START DATA SUPPLIED
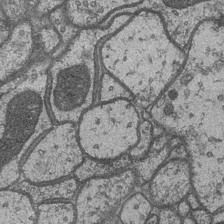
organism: Drosophila
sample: Optic medulla
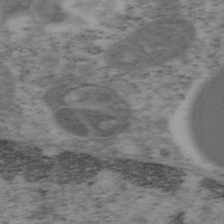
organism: Mouse
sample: OT-I killer T cells with ID8 ovarian cancer cells
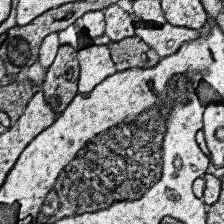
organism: Human
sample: Temporal Lobe
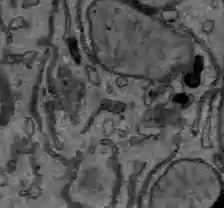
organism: C57BL Mouse
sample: Liver
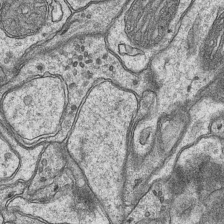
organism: Mouse
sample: CA1 Hippocampus
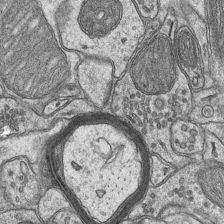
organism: Mouse
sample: CA1 Hippocampus
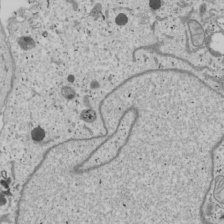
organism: Human
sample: Mitochondria in U2OS cells
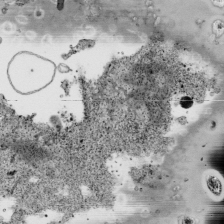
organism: Human
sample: Mitochondria in HCT116 cells
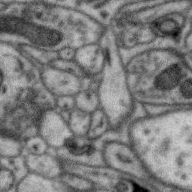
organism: Zebra finch
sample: Brain
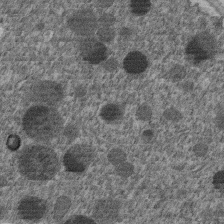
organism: C. elegans
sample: C. elegans embryo early stage
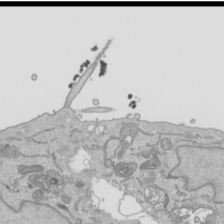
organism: Human
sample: Mitochondria in HCT116 cells
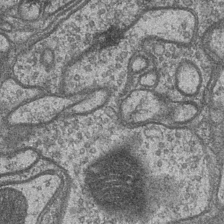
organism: Drosophila
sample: Optic medulla
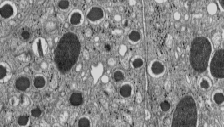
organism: C57BL Mouse
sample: Pancreatic islet
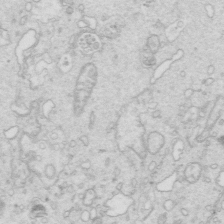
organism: Mouse
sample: Multiciliated cells
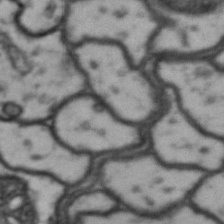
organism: Drosophila
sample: Brain
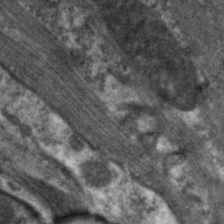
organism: C. elegans
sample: Pharynx
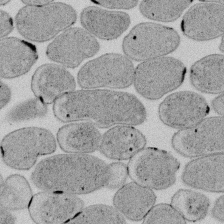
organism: E. coli
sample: Bacterial nucleoid
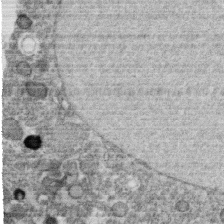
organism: C. elegans
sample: C. elegans oocyte; sperm cells
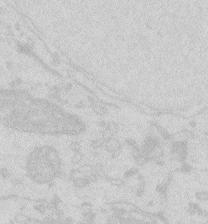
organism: Zebrafish
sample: Macrophage
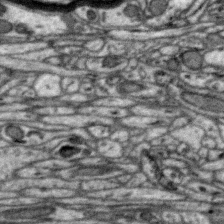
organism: Zebra finch
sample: Brain
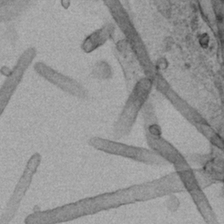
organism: Human
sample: Mitochondria in HCT116 cells
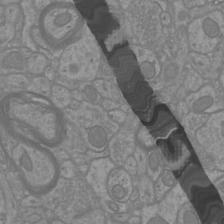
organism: Mouse
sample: Cortical neurons
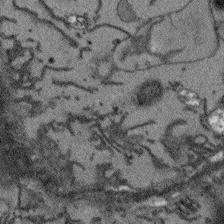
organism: Arabidopsis thaliana
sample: Root tip
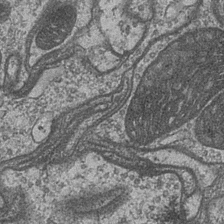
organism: Drosophila
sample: Optic medulla
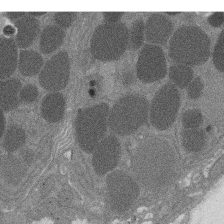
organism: Rat
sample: Salivary granule
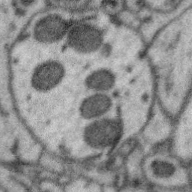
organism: Zebra finch
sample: Brain
END DATA SUPPLIED
**THE PROBLEM:** Your answer must be an exact copy of the records, without the pictures.

**TASK RESPONSE:**
organism: Drosophila
sample: Optic medulla
organism: Mouse
sample: OT-I killer T cells with ID8 ovarian cancer cells
organism: Human
sample: Temporal Lobe
organism: C57BL Mouse
sample: Liver
organism: Mouse
sample: CA1 Hippocampus
organism: Mouse
sample: CA1 Hippocampus
organism: Human
sample: Mitochondria in U2OS cells
organism: Human
sample: Mitochondria in HCT116 cells
organism: Zebra finch
sample: Brain
organism: C. elegans
sample: C. elegans embryo early stage
organism: Human
sample: Mitochondria in HCT116 cells
organism: Drosophila
sample: Optic medulla
organism: C57BL Mouse
sample: Pancreatic islet
organism: Mouse
sample: Multiciliated cells
organism: Drosophila
sample: Brain
organism: C. elegans
sample: Pharynx
organism: E. coli
sample: Bacterial nucleoid
organism: C. elegans
sample: C. elegans oocyte; sperm cells
organism: Zebrafish
sample: Macrophage
organism: Zebra finch
sample: Brain
organism: Human
sample: Mitochondria in HCT116 cells
organism: Mouse
sample: Cortical neurons
organism: Arabidopsis thaliana
sample: Root tip
organism: Drosophila
sample: Optic medulla
organism: Rat
sample: Salivary granule
organism: Zebra finch
sample: Brain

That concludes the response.